Choose TPUs for models built on TensorFlow or JAX, batch inference workloads with sizes above 32, and long-running production deployments where committed use discounts reduce costs by 40-60%. The main trade-off is ecosystem compatibility - PyTorch models require conversion to JAX, adding 1-3 days of engineering time and potential compatibility challenges.
Start with TPU v5e for cost-sensitive workloads and scale to v5p when performance demands justify the higher cost. Use spot TPUs (70% discount) for fault-tolerant batch processing and reserved instances for production serving. With proper optimization through model parallelism, batch size tuning, and JIT compilation, TPUs deliver production-grade LLM inference at industry-leading efficiency.
Frequently Asked Questions
Should I choose TPUs or GPUs for LLM inference?
Choose TPUs for Google-native models (PaLM, Gemini, T5) and batch processing workloads where throughput matters more than latency - TPUs excel at matrix operations and deliver 30-50% better price-performance than GPUs for these use cases. Choose GPUs (A100, H100) for models optimized for CUDA (Llama, Mistral, most HuggingFace models), real-time inference requiring <100ms latency, and when you need ecosystem compatibility with PyTorch/TensorFlow GPU codebases. TPU v5e costs $1.60/hour per chip versus A100 at $2.95/hour on GCP, but GPU ecosystems offer more pre-built inference servers (vLLM, TensorRT-LLM). For production, test both with your specific model and traffic pattern - TPUs sometimes outperform by 2x for transformer workloads but require JAX/TensorFlow expertise.
How does TPU pod scaling work for distributed inference?
TPU pods combine multiple TPU chips into a single high-performance unit connected via ultra-fast interconnects (up to 4800 Gbps). A TPU v5e pod consists of 256 chips organized in 2D or 3D mesh topologies. For LLM inference, tensor parallelism distributes model layers across chips - Gemini 1.5 Pro on a 16-chip pod splits attention heads and FFN layers, enabling 4x higher throughput versus single chip. Scaling from 8 to 16 chips provides 1.8-1.9x throughput gain (not perfect 2x due to communication overhead). Google manages pod orchestration via Vertex AI - you specify chip count and framework handles distribution. For largest models (100B+ parameters), reserve full pods for 3-6 months to ensure availability and get 40% committed use discounts versus on-demand pricing.
Can I run non-Google models like Llama on TPUs?

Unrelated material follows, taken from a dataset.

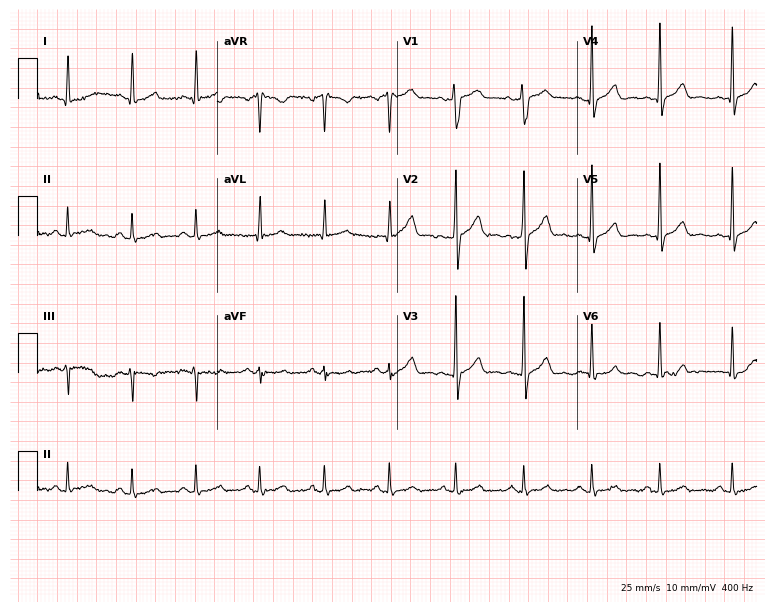
ECG — a 48-year-old man. Screened for six findings — first-degree AV block, right bundle branch block (RBBB), left bundle branch block (LBBB), sinus bradycardia, atrial fibrillation (AF), sinus tachycardia — none is recorded. Other findings, if any, are not listed.

Yes, but with caveats. TPUs require JAX or TensorFlow, while most models train in PyTorch. You must convert PyTorch models to JAX (use tools like torch2jax or transformers-to-jax), which adds complexity and potential bugs. Open-source projects like MaxText provide JAX implementations of popular architectures. Performance varies - Llama 2 on TPU v4 achieves ~70% of A100 throughput due to non-optimal kernel implementations. For production, Google models (T5, Gemini via Vertex AI) run best on TPUs. Third-party models work but require significant engineering effort for conversion, tuning, and validation. Most teams find GPUs more practical for non-Google LLMs unless you have strong JAX expertise or specific price-performance requirements that justify conversion overhead.